- [TASK]: In the records that follow, find the line containing "organism: Rat" and the line containing "sample: Cilia; centrioles", then transcribe both and every line between them exactly, omitting pictures.

- [RECORDS FOR THE EXERCISE]:
§
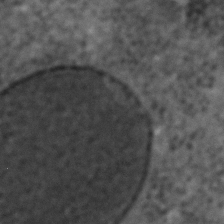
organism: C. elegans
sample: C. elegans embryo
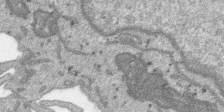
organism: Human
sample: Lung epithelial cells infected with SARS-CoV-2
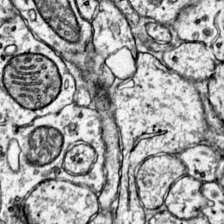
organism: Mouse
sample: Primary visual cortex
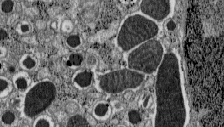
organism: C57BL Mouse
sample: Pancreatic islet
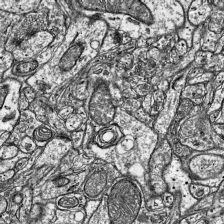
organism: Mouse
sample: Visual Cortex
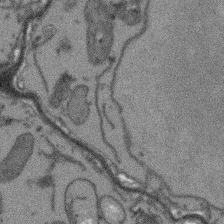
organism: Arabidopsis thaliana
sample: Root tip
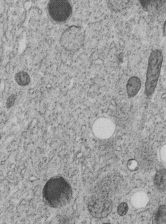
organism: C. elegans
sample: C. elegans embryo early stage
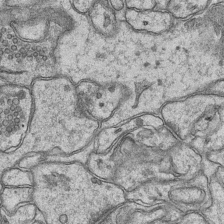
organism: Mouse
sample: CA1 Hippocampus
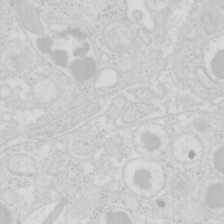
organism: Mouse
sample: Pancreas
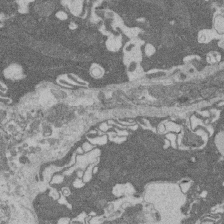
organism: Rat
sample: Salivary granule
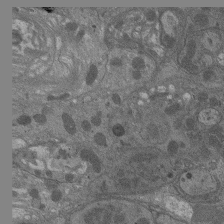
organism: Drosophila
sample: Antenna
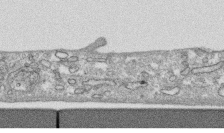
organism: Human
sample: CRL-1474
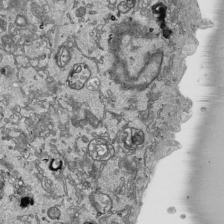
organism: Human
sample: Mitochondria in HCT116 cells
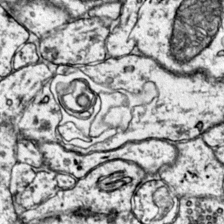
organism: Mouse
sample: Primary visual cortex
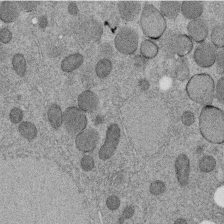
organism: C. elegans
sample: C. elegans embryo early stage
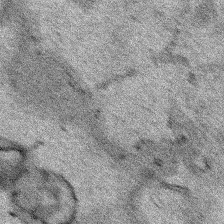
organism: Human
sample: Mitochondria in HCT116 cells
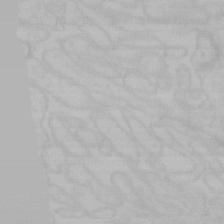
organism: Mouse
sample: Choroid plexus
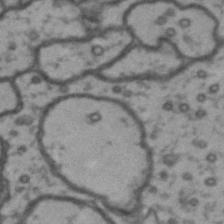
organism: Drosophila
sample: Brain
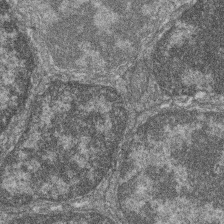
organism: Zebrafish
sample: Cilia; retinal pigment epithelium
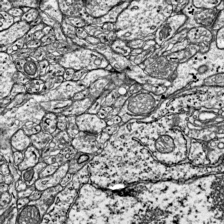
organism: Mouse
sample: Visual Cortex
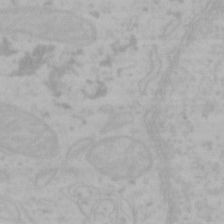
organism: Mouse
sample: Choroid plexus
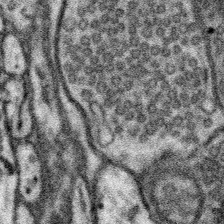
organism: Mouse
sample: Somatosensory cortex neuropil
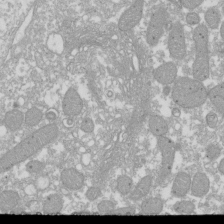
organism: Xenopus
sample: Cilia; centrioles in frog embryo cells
§
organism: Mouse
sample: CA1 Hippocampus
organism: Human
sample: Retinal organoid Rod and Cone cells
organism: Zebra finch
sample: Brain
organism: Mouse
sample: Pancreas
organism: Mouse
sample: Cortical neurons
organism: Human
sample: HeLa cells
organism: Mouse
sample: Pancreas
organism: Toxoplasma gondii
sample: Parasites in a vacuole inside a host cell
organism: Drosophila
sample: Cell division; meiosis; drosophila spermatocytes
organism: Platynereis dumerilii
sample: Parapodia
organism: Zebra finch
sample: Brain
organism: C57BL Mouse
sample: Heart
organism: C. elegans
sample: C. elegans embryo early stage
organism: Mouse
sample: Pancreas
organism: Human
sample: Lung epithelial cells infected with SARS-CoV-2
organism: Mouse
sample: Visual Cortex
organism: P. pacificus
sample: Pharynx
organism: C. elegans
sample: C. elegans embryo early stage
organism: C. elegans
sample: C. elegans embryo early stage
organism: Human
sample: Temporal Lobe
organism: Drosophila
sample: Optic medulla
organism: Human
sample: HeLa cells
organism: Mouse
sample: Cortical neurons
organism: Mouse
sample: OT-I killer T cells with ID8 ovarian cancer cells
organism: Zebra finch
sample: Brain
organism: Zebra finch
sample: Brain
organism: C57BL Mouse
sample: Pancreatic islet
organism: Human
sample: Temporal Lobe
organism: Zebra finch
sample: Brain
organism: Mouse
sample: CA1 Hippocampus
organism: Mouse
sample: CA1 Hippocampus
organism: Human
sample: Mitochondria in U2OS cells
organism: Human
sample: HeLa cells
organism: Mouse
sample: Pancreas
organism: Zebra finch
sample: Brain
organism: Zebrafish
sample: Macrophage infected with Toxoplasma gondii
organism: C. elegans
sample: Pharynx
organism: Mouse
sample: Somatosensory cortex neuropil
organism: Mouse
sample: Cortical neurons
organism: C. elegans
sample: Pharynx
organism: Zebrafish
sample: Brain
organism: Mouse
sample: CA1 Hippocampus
§
- [WRITTEN RESPONSE]:
organism: Rat
sample: Salivary granule
organism: Drosophila
sample: Antenna
organism: Human
sample: CRL-1474
organism: Human
sample: Mitochondria in HCT116 cells
organism: Mouse
sample: Primary visual cortex
organism: C. elegans
sample: C. elegans embryo early stage
organism: Human
sample: Mitochondria in HCT116 cells
organism: Mouse
sample: Choroid plexus
organism: Drosophila
sample: Brain
organism: Zebrafish
sample: Cilia; retinal pigment epithelium
organism: Mouse
sample: Visual Cortex
organism: Mouse
sample: Choroid plexus
organism: Mouse
sample: Somatosensory cortex neuropil
organism: Xenopus
sample: Cilia; centrioles in frog embryo cells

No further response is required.